But a deep divide in internet access and quality of phone connectivity is threatening to exacerbate an already existing chasm in education, in the one area that kids from poor or rural backgrounds have traditionally had an opportunity to catch up with their wealthier, city-raised peers: college. Only about 35 percent of Indians live in cities. More than half of the country’s university students — 55 percent — come from rural backgrounds, and while the colleges they attend are mostly located in urban areas, students have had to return home during the lockdown. An urban student is five times likelier to have internet access at home, even if on a smartphone, than a rural student, government surveys show. Even megalopolises like Mumbai and New Delhi have pockets where only third-generation networks are accessible.

That divide is forcing educators and universities to innovate in ways that will at least allow them to continue teaching their curricula. Some are asking students to join livestreamed sessions with their cameras off, to assist reduced bandwidth. Others are using different hacks, including sending lesson details to rural students via text or WhatsApp. At Ansari’s university, professor Bodh Prakash says that livestreamed lectures are also being recorded and emailed to those students unable to attend the virtual classes. “They can download the lecture whenever they have a stable connection,” Prakash explains.

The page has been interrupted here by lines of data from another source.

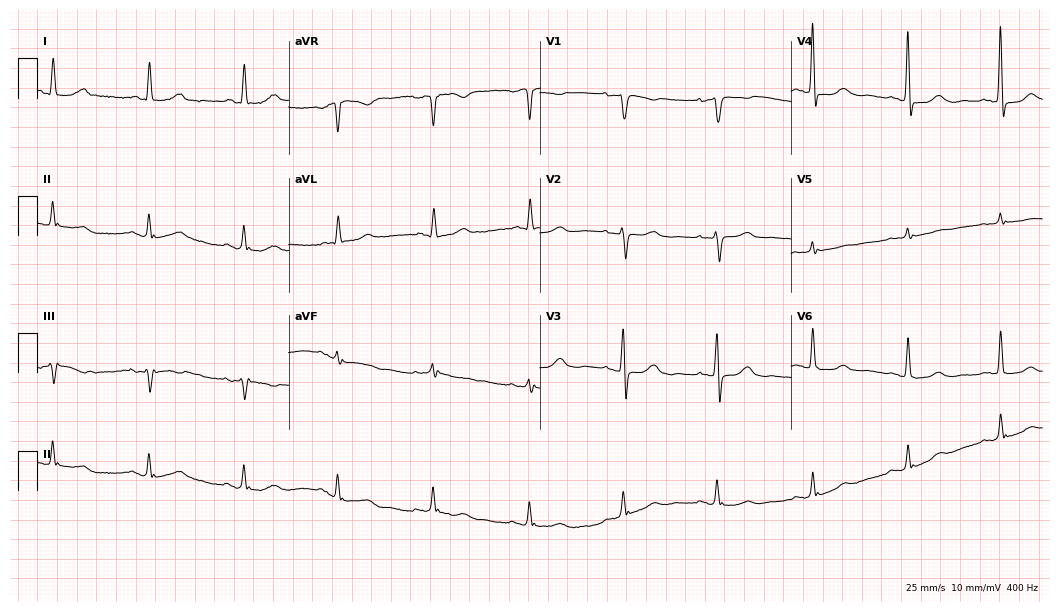
12-lead ECG (10.2-second recording at 400 Hz) from a woman, 81 years old. Screened for six findings — first-degree AV block, right bundle branch block (RBBB), left bundle branch block (LBBB), sinus bradycardia, atrial fibrillation (AF), sinus tachycardia — none is recorded.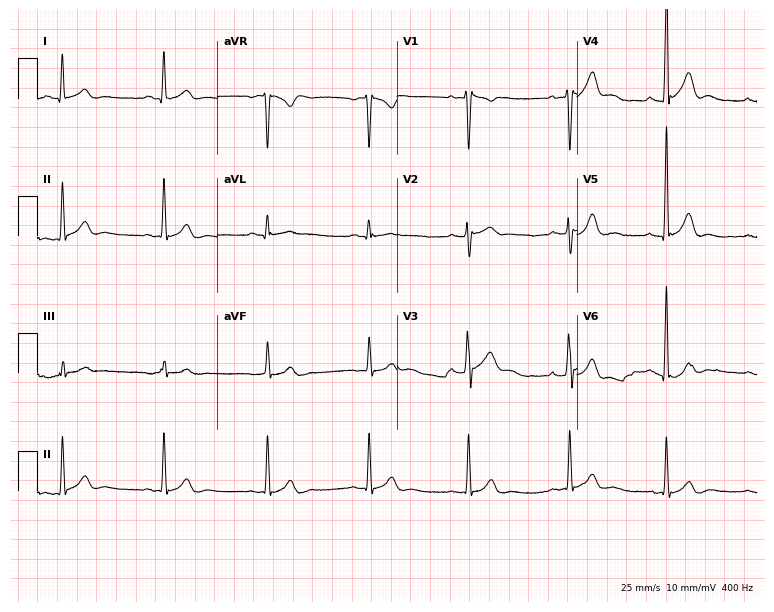
12-lead ECG from a 42-year-old male. Labelled as a normal ECG.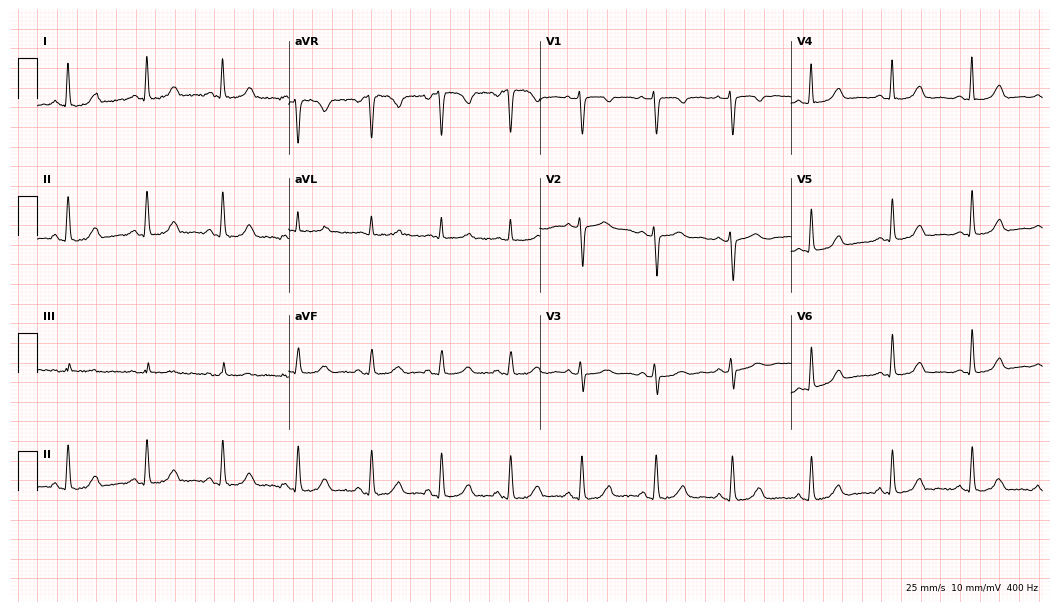
Standard 12-lead ECG recorded from a 46-year-old woman (10.2-second recording at 400 Hz). None of these six findings is recorded: first-degree AV block, right bundle branch block (RBBB), left bundle branch block (LBBB), sinus bradycardia, atrial fibrillation (AF), sinus tachycardia. Only these six findings were labelled.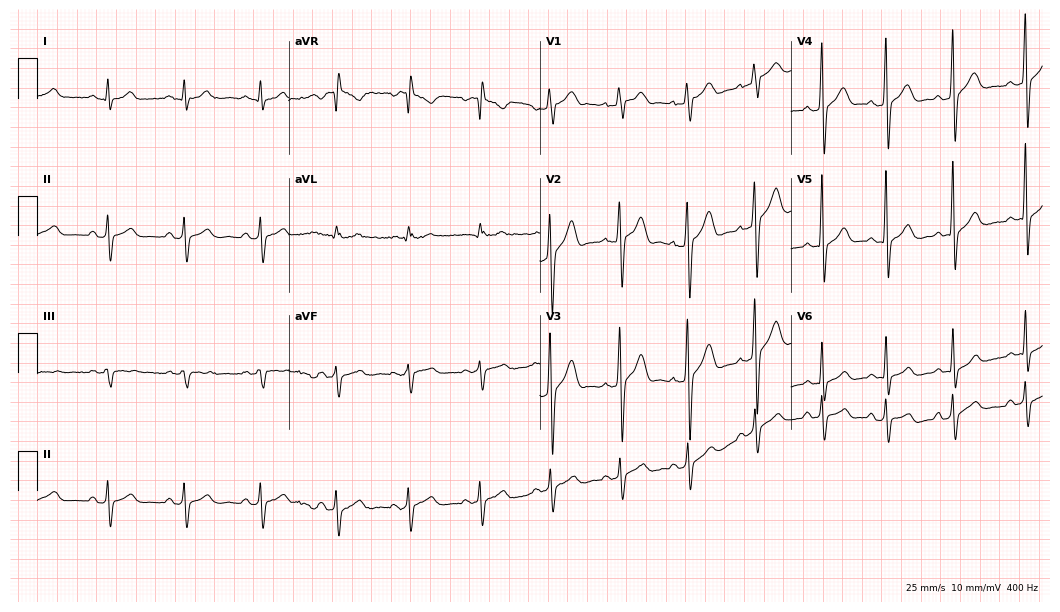
12-lead ECG from a 24-year-old man. Screened for six findings — first-degree AV block, right bundle branch block, left bundle branch block, sinus bradycardia, atrial fibrillation, sinus tachycardia — none is recorded.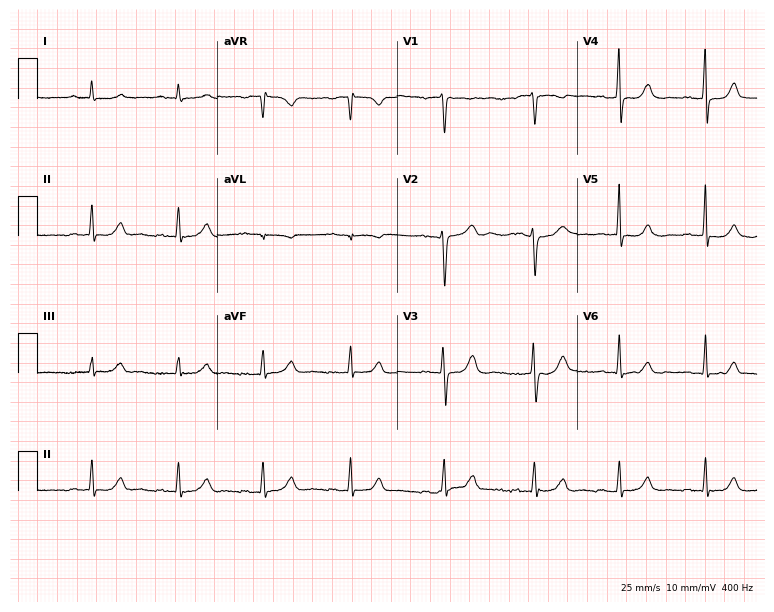
Electrocardiogram (7.3-second recording at 400 Hz), a 49-year-old female. Overall reading on record: normal ECG.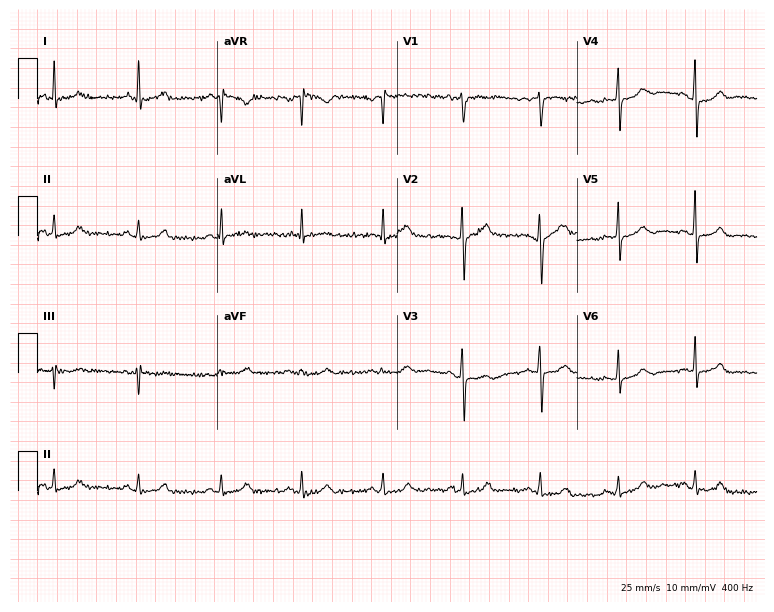
Electrocardiogram, a 36-year-old female patient. Of the six screened findings (first-degree AV block, right bundle branch block (RBBB), left bundle branch block (LBBB), sinus bradycardia, atrial fibrillation (AF), sinus tachycardia), none is recorded.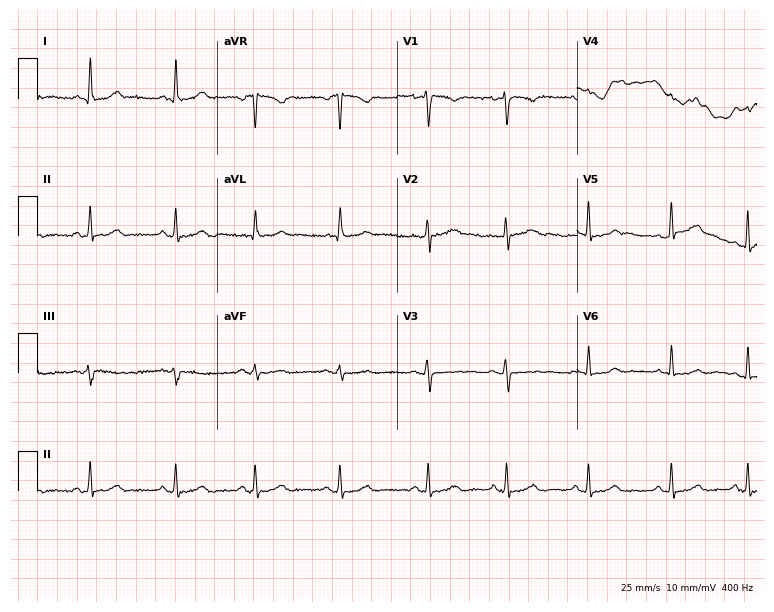
Resting 12-lead electrocardiogram. Patient: a 46-year-old female. Read as a normal ECG.

[pullquote]ATTENDING ZOOM CLASSES … IS IMPOSSIBLE.[/pullquote] MISBAH ANSARI, COLLEGE STUDENT

These bare-bones innovations hold potential lessons not only for other countries with a large digital divide but also countries in the West where educational systems are often more rigid and educators have less leeway to break the mold.

Still, the irony of the moment is hard to ignore. For years, India — and large parts of the developing world — have been sold the promise of digital technology as a potentially transformative bridge across rural-urban divides. Yet in higher education, it is the city-based campuses of India’s top public universities — such as the Indian Institutes of Technology and Jawaharlal Nehru University — that have drawn the country’s brightest rural students, and have helped shaped their careers and lives.

The lack of reliable network connectivity on smartphones is a frustration even for urban students like Ansari. “Attending Zoom classes … is impossible these days,” says the literature student. She doesn’t have a computer, and so has to study on her phone. “My family thinks I am just passing my time on the phone,” Ansari complains.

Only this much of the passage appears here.